CDP-PA: version 2 packet sent out on FastEthernet1/0/23
Zaak 4: De router heeft geen VLAN dot1q insluiting en inheemse VLAN wordt niet gespecificeerd
interface GigabitEthernet0/1.1
end
interface GigabitEthernet0/1.10
encapsulation dot1Q 10
ip address 10.111.51.1 255.255.255.224
end
interface GigabitEthernet0/1.21
encapsulation dot1Q 21
ip address 10.111.48.1 255.255.255.128
end
Wanneer de switch het pakket naar de router stuurt, wordt het niet-gelabelde CDP-pakket verzonden omdat de communicatie over het oorspronkelijke VLAN is. De router ontvangt het pakket over gi0/1. De router controleert of het VLAN 1 geconfigureerd heeft of een ander inheems VLAN geconfigureerd is. Hier is geen interface als dusdanig, dus verstuurt de router het pakket door gi0/1 (via de hoofdinterface).

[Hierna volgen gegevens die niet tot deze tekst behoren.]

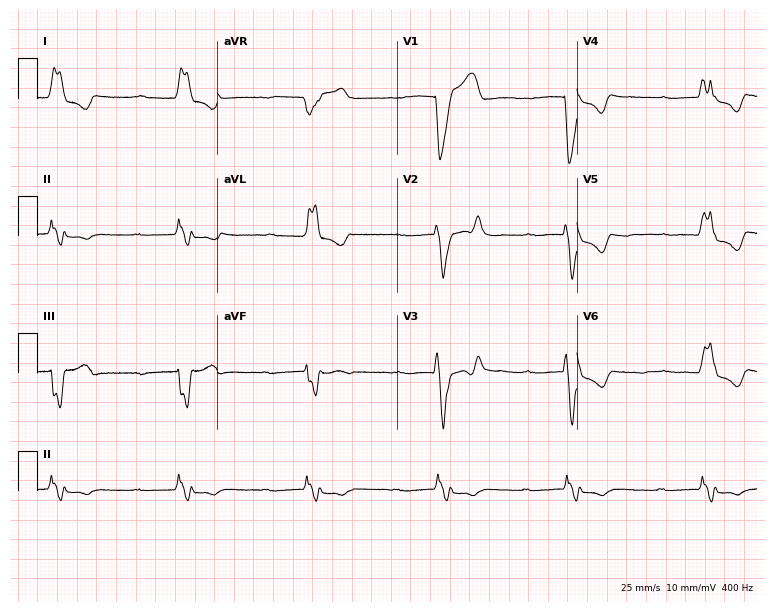
ECG (7.3-second recording at 400 Hz) — a male patient, 84 years old. Screened for six findings — first-degree AV block, right bundle branch block, left bundle branch block, sinus bradycardia, atrial fibrillation, sinus tachycardia — none is recorded.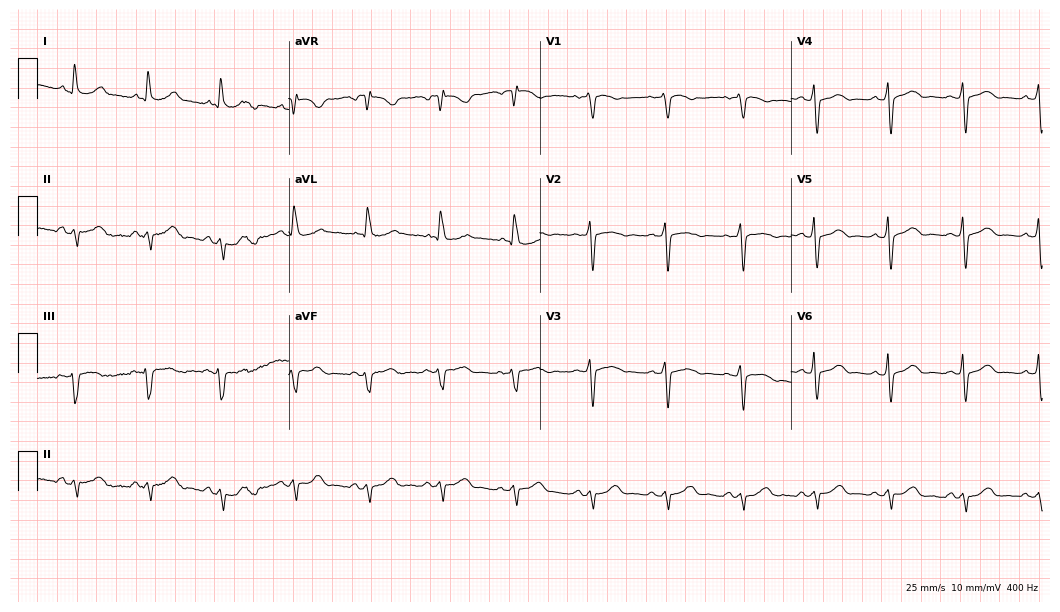
12-lead ECG from a female patient, 78 years old. No first-degree AV block, right bundle branch block (RBBB), left bundle branch block (LBBB), sinus bradycardia, atrial fibrillation (AF) or sinus tachycardia recorded for this tracing.

Deze output wordt in dit scenario gezien:
Switch#show cdp neighbor
Capability Codes: R - Router, T - Trans Bridge, B - Source Route Bridge
S - Switch, H - Host, I - IGMP, r - Repeater, P - Phone,
D - Remote, C - CVTA, M - Two-port Mac Relay
Device ID Local Intrfce Holdtme Capability Platform Port ID
Router Fas 1/0/23 7 R S I 3845 Gig 0/1
De uitvoer op de router wordt hier weergegeven:
Router#show cdp neighbor
Capability Codes: R - Router, T - Trans Bridge, B - Source Route Bridge
S - Switch, H - Host, I - IGMP, r - Repeater, P - Phone,
D - Remote, C - CVTA, M - Two-port Mac Relay
Device ID Local Intrfce Holdtme Capability Platform Port ID
Switch Gig 0/1 7 S I WS-C3750- Fas 1/0/23
Logt in de router
CDP-PA: version 2 packet sent out on GigabitEthernet0/1
CDP-PA: Packet received from Switch on interface GigabitEthernet0/1
Een ingang wordt NIET gevonden in de cache.
Logt op de Switch
CDP-AD: Aging entry for Router, on interface FastEthernet1/0/23
CDP-PA: Packet received from Router on interface FastEthernet1/0/23
Een ingang wordt NIET gevonden in de cache.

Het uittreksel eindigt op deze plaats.